= Task statement =
Go to the line below that contains "136592 | 23003 |". From there to the end of the records, reproduce each line exactly, except the pictures.

Start of Information shown

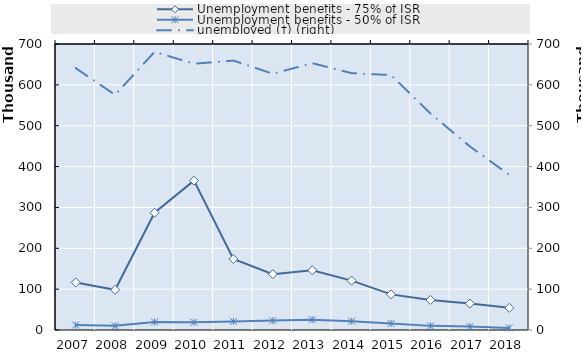
| Category | Series 4 | Series 5 | Series 6 | Series 7 | Series 8 | Series 9 | Series 10 | Series 11 | Series 12 | Series 13 | Series 14 | Series 15 | Series 16 | Series 17 | Series 18 | Series 19 | Unemployment benefits - 75% of ISR | Unemployment benefits - 50% of ISR |
|---|---|---|---|---|---|---|---|---|---|---|---|---|---|---|---|---|---|---|
| 2007.0 |  |  |  |  |  |  |  |  |  |  |  |  |  |  |  |  | 116463 | 12063 |
| 2008.0 |  |  |  |  |  |  |  |  |  |  |  |  |  |  |  |  | 98393 | 10144 |
| 2009.0 |  |  |  |  |  |  |  |  |  |  |  |  |  |  |  |  | 287040 | 19719 |
| 2010.0 |  |  |  |  |  |  |  |  |  |  |  |  |  |  |  |  | 365511 | 18817 |
| 2011.0 |  |  |  |  |  |  |  |  |  |  |  |  |  |  |  |  | 173831 | 20990 |
| 2012.0 |  |  |  |  |  |  |  |  |  |  |  |  |  |  |  |  | 136592 | 23003 |
| 2013.0 |  |  |  |  |  |  |  |  |  |  |  |  |  |  |  |  | 146356 | 25184.5 |
| 2014.0 |  |  |  |  |  |  |  |  |  |  |  |  |  |  |  |  | 120916.667 | 21557.25 |
| 2015.0 |  |  |  |  |  |  |  |  |  |  |  |  |  |  |  |  | 87168.917 | 16090.917 |
| 2016.0 |  |  |  |  |  |  |  |  |  |  |  |  |  |  |  |  | 73599.917 | 10097.583 |
| 2017.0 |  |  |  |  |  |  |  |  |  |  |  |  |  |  |  |  | 64730 | 8335.5 |
| 2018.0 |  |  |  |  |  |  |  |  |  |  |  |  |  |  |  |  | 54230 | 4949 |
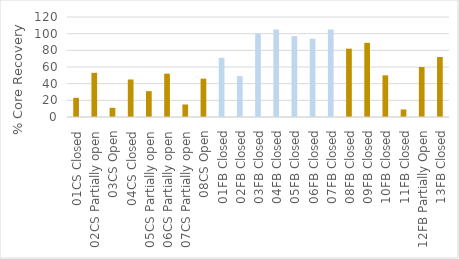
| Category | % Core Recovery |
|---|---|
| 01CS Closed | 23 |
| 02CS Partially open | 53 |
| 03CS Open | 11 |
| 04CS Closed | 45 |
| 05CS Partially open | 31 |
| 06CS Partially open | 52 |
| 07CS Partially open | 15 |
| 08CS Open | 46 |
| 01FB Closed | 71 |
| 02FB Closed | 49 |
| 03FB Closed | 100 |
| 04FB Closed | 105 |
| 05FB Closed | 97 |
| 06FB Closed | 94 |
| 07FB Closed | 105 |
| 08FB Closed | 82 |
| 09FB Closed | 89 |
| 10FB Closed | 50 |
| 11FB Closed | 9 |
| 12FB Partially Open | 60 |
| 13FB Closed | 72 |

End of Information shown

= Answer for the task =
| 2012.0 |  |  |  |  |  |  |  |  |  |  |  |  |  |  |  |  | 136592 | 23003 |
| 2013.0 |  |  |  |  |  |  |  |  |  |  |  |  |  |  |  |  | 146356 | 25184.5 |
| 2014.0 |  |  |  |  |  |  |  |  |  |  |  |  |  |  |  |  | 120916.667 | 21557.25 |
| 2015.0 |  |  |  |  |  |  |  |  |  |  |  |  |  |  |  |  | 87168.917 | 16090.917 |
| 2016.0 |  |  |  |  |  |  |  |  |  |  |  |  |  |  |  |  | 73599.917 | 10097.583 |
| 2017.0 |  |  |  |  |  |  |  |  |  |  |  |  |  |  |  |  | 64730 | 8335.5 |
| 2018.0 |  |  |  |  |  |  |  |  |  |  |  |  |  |  |  |  | 54230 | 4949 |
| Category | % Core Recovery |
|---|---|
| 01CS Closed | 23 |
| 02CS Partially open | 53 |
| 03CS Open | 11 |
| 04CS Closed | 45 |
| 05CS Partially open | 31 |
| 06CS Partially open | 52 |
| 07CS Partially open | 15 |
| 08CS Open | 46 |
| 01FB Closed | 71 |
| 02FB Closed | 49 |
| 03FB Closed | 100 |
| 04FB Closed | 105 |
| 05FB Closed | 97 |
| 06FB Closed | 94 |
| 07FB Closed | 105 |
| 08FB Closed | 82 |
| 09FB Closed | 89 |
| 10FB Closed | 50 |
| 11FB Closed | 9 |
| 12FB Partially Open | 60 |
| 13FB Closed | 72 |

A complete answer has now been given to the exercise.